The interim government has logically not yet determined its life span for handing power over to an elected government. It has to be pragmatic about its course of deliverables to the public. The longer it stays at the helm of power, the greater the perils and crises it will embrace. Nonetheless, there is no alternative to radical but pragmatic thinking. It should now confine its reform agenda to the economy: banking, investment climate, energy, social safety network, education, and law enforcement.
The judiciary and the accountability institutions such as the commissions for elections, public service, university grants, and anti-corruption need fundamental but organic overhauling. Independent commissions for the police and media are essential to restoring public confidence in these two crucial pillars of society. Its breakneck speed in repairing these institutions has garnered public support.
However, the present government's success would lie in finding the right human resources to replace the subservient ones and, indeed, in how the advisers perform beyond their political prejudices. As we hear, the politics of grasping on to power have returned at the grassroots level, denoting a need for radical responses.

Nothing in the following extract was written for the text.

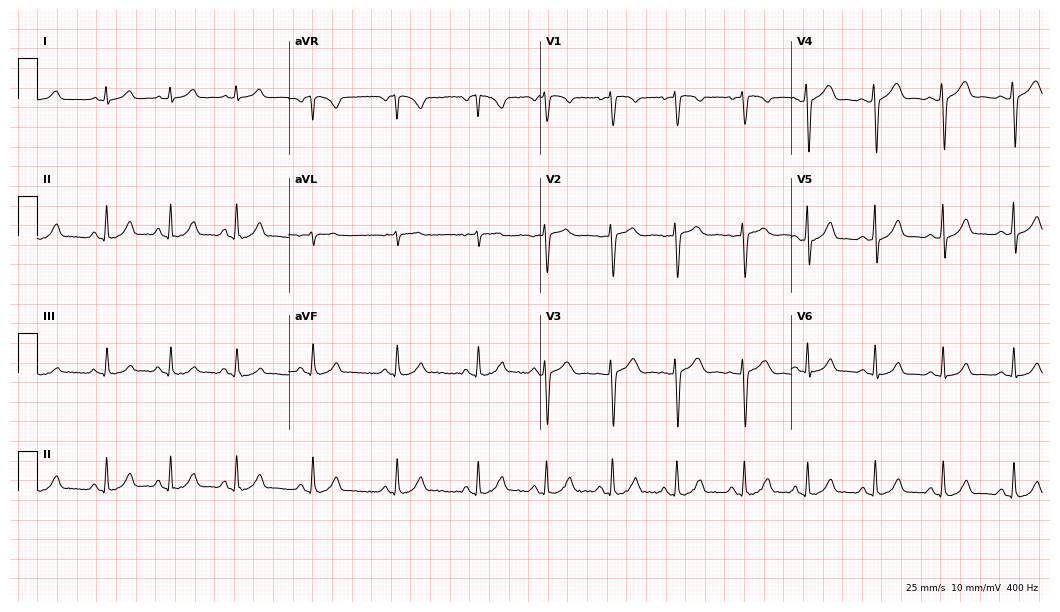
12-lead ECG (10.2-second recording at 400 Hz) from a 23-year-old woman. Labelled as a normal ECG.

External and internal instigations will keep the security environment volatile, whether in the labour sector, communal harmony, the Chittagong Hill Tracts and the Myanmar front, or cyber domains. The key to the solution lies in coordination between the present government and the political parties. Mob rule, media trials, bulldozer justice, and social media disinformation and misinformation continue to dent public psychology.
It is imperative to urge students to resume classes and the public to return to regular life, enabling them to express their voices through rights, institutions, and political sanity. The interim government must not allow the glory of the precious student movement to be tarnished by fringe elements and toxic precedence.
If we want history to recognise the "anti-discrimination students' movement" as a revolution, we must be fully prepared to embrace radical and profound ideological and cultural shifts. But of course, as Audre Lorde said, revolution is not a one-time event.
Shahab Enam Khan is professor of international relations at Jahangirnagar University.
Views expressed in this article are the author's own.